The attractive, wide Corso Italia, lined with trees and some Art Nouveau villas, leads up into the centre of the town. The Palazzo Comunale was built by Nicolò Pacassi, court architect to Maria Theresa, in 1740; it has a public garden. The cathedral is a restored 14th-century building which contains a high altarpiece by Giuseppe Tominz (born in Gorizia in 1790).
Approached on foot by steps up through the walls and past a garden is the peaceful Borgo Castello, built by the Venetians in 1509. Here you will find the Museo della Grande Guerra, one of the most important museums in Italy dedicated to the First World War. Excellently displayed in ten rooms, it has the reconstruction of a trench, and the material illustrates both the Italian and Austrian fronts in the Carso campaign: what makes the displays all the more poignant is the fact that this part of Europe, which today belongs to Italy, was in 1914–18 fighting bitterly for the doomed Austro-Hungarian empire of Franz Joseph, of which it formed a part. A poster of the whiskered emperor adorns the wall of a mocked-up conning tower, exhorting his troops to bravery in action.
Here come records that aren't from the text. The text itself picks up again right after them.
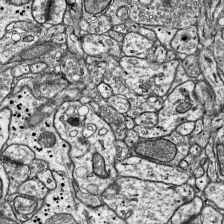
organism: Mouse
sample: Visual Cortex
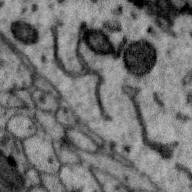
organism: Zebra finch
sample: Brain
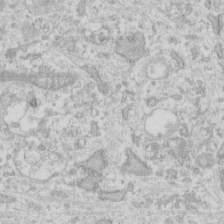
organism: Human
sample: Fibroblast cells
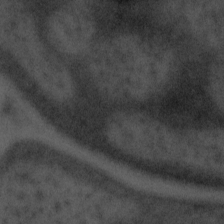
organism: Tuwongella immobilis
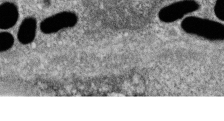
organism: Zebrafish
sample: Cilia; retinal pigment epithelium
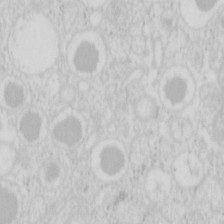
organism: Mouse
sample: Pancreas
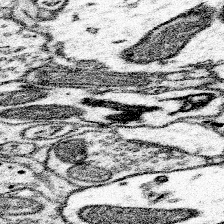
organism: Mouse
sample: Somatosensory cortex neuropil
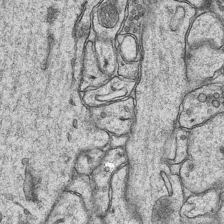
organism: Mouse
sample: CA1 Hippocampus
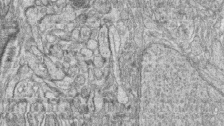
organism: Zebrafish
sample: synaptic ribbons in rod cells and cone cells
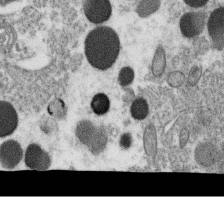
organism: C. elegans
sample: C. elegans oocyte; sperm cells
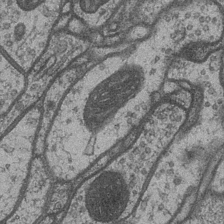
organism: Drosophila
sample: Optic medulla
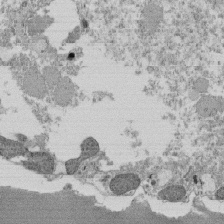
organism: Tetrahymena
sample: Cilia in tetrahymena
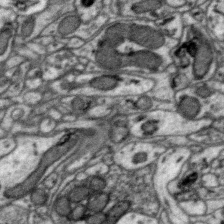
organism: Zebra finch
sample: Brain
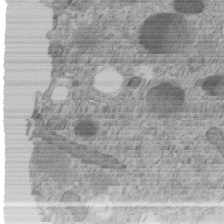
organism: C. elegans
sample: C. elegans embryo early stage
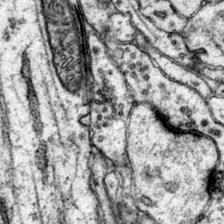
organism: Mouse
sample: Primary visual cortex
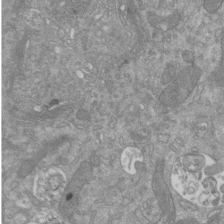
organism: Mouse
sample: ED-1 cell nuclei; centrioles
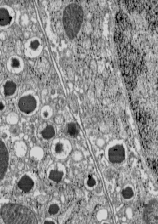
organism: C57BL Mouse
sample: Pancreatic islet
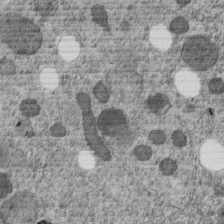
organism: C. elegans
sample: C. elegans embryo early stage
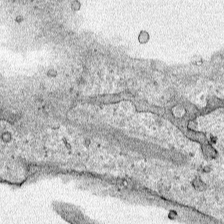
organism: Human
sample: Mitochondria in HCT116 cells
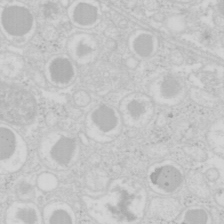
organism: Mouse
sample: Pancreas
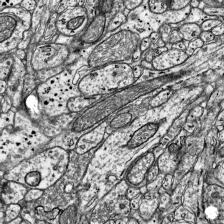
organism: Mouse
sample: Visual Cortex
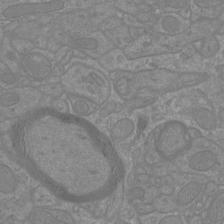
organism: Mouse
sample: Cortical neurons
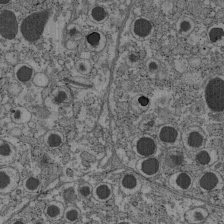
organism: C57BL Mouse
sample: Pancreatic islet
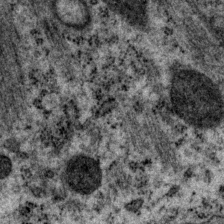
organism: P. pacificus
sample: Pharynx
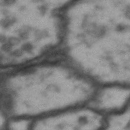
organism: Drosophila
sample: Brain
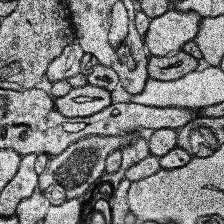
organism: Human
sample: Temporal Lobe
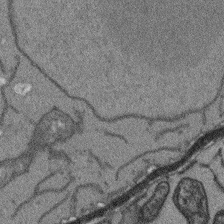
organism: Arabidopsis thaliana
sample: Root tip
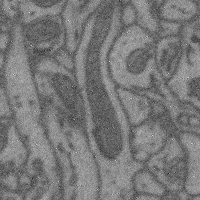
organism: Mouse
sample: Cerebral cortex
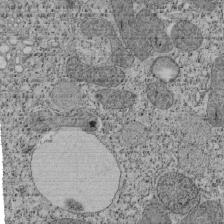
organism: Tetrahymena
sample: Cilia in tetrahymena
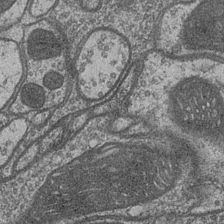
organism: Drosophila
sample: Optic medulla
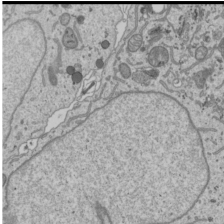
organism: Human
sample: Mitochondria in U2OS cells
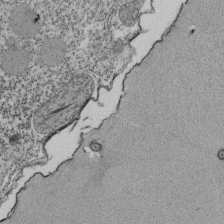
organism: Tetrahymena
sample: Cilia in tetrahymena
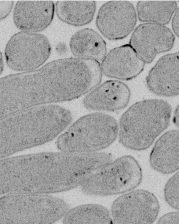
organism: E. coli
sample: Bacterial nucleoid
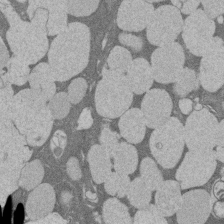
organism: Rat
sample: Salivary granule
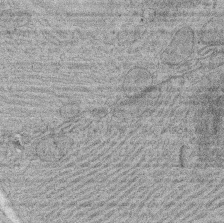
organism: Rat
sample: Salivary granule
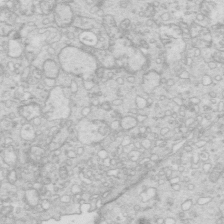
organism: Mouse
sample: Multiciliated cells
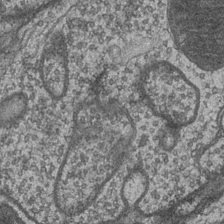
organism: Drosophila
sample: Optic medulla
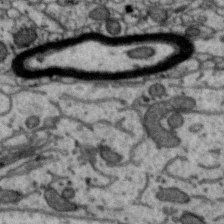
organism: Zebra finch
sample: Brain
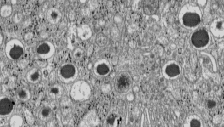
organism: C57BL Mouse
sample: Pancreatic islet
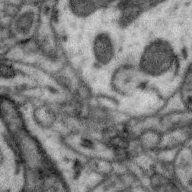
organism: Zebra finch
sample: Brain
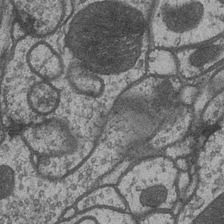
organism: Drosophila
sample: Optic medulla
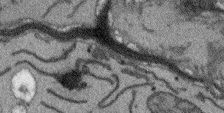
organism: Arabidopsis thaliana
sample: Root tip
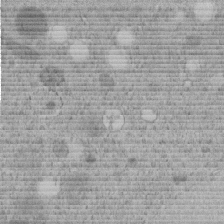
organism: C. elegans
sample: C. elegans embryo early stage
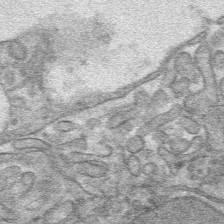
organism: Mouse
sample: Mouse hepatocytes
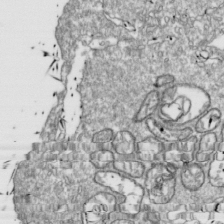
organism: Drosophila
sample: Cell division; meiosis; drosophila spermatocytes
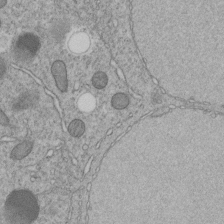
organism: C. elegans
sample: C. elegans embryo early stage
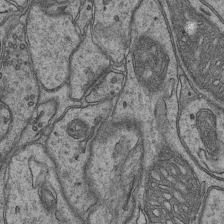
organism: Mouse
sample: CA1 Hippocampus
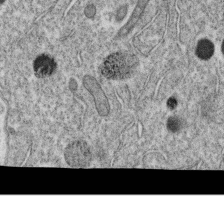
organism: C. elegans
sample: C. elegans oocyte; sperm cells
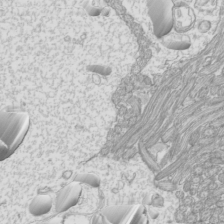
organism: Mouse
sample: Cilia; mouse epididymis
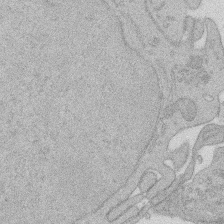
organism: Rat
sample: Salivary granule
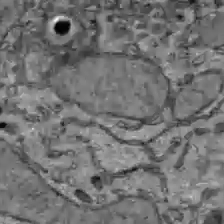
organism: C57BL Mouse
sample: Liver
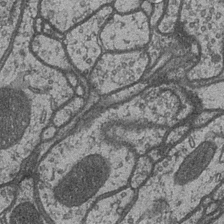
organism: Drosophila
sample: Optic medulla
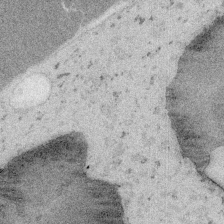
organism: Embia sp.
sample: Silk gland
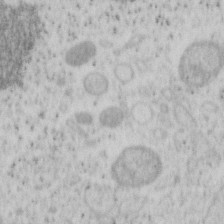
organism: Human
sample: HeLa cells
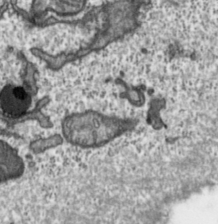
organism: Toxoplasma gondii
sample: Parasites in a vacuole inside a host cell
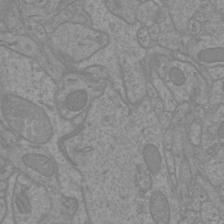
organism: Mouse
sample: Cortical neurons
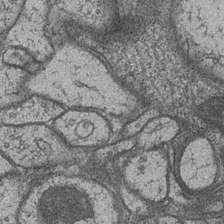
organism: Drosophila
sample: Optic medulla
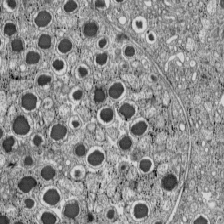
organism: C57BL Mouse
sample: Pancreatic islet
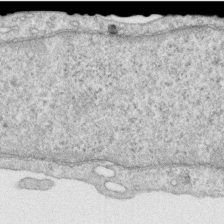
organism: Human
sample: Centriole in RPE cells
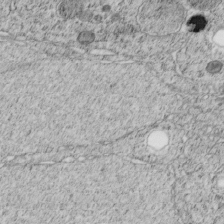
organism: C. elegans
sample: C. elegans embryo early stage
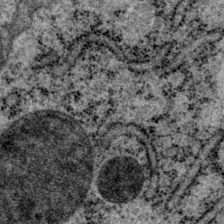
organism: P. pacificus
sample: Pharynx
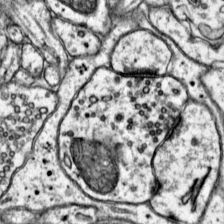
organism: Mouse
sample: Primary visual cortex
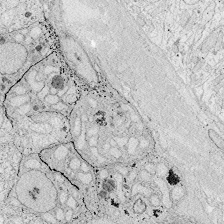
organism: Zebrafish
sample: Whole-Brain
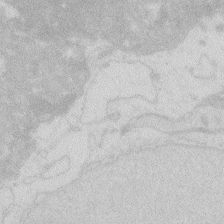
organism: Zebrafish
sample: Macrophage
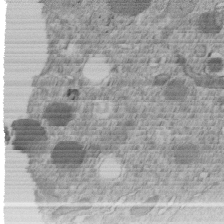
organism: C. elegans
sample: C. elegans embryo early stage

Enamel badges in the display cases proclaim defeat and humiliation to the English, the Serbs and the perfidious Italians. The watercolour which appears at the top of this piece was painted by Paolo Caccia Dominioni, a lieutenant in the Italian army, who saw action at Castagnevizza and whose brother Cino was killed in a later battle.
The above text includes an extract from the Blue Guide e-chapter to Friuli-Venezia Giulia. © Blue Guides. All rights reserved.
It’s great to see your comments on Gorizia, but I do think you overstate to Great War museum – particularly in comparison (a comparison which must be made) with the fine one at Kobarid (what Italians called Caparetto), a short distance up ther Soca (Isonzo) river to the north. That at Kobarid seems also far more neutral – as well as having a fine video (in English). However in Gorizia castle itself, there is currently (I last visited in June 2015) an interesting exhibition around the Great War, with newspapers and propaganda and so forth.
Thank you for your thoughts. Caporetto is of course a major WWI site and you are completely correct to say so. But in this blog post we wanted to concentrate on Gorizia. We were the only people in the museum when we visited. The staff were extremely welcoming and kind and I wanted to encourage others to make time for it. It is worth seeing, after all. Making comparisons with Kobarid would entail weighing the Italian museum against the Slovenian. An interesting exercise, certainly, but a subject for a completely separate blog.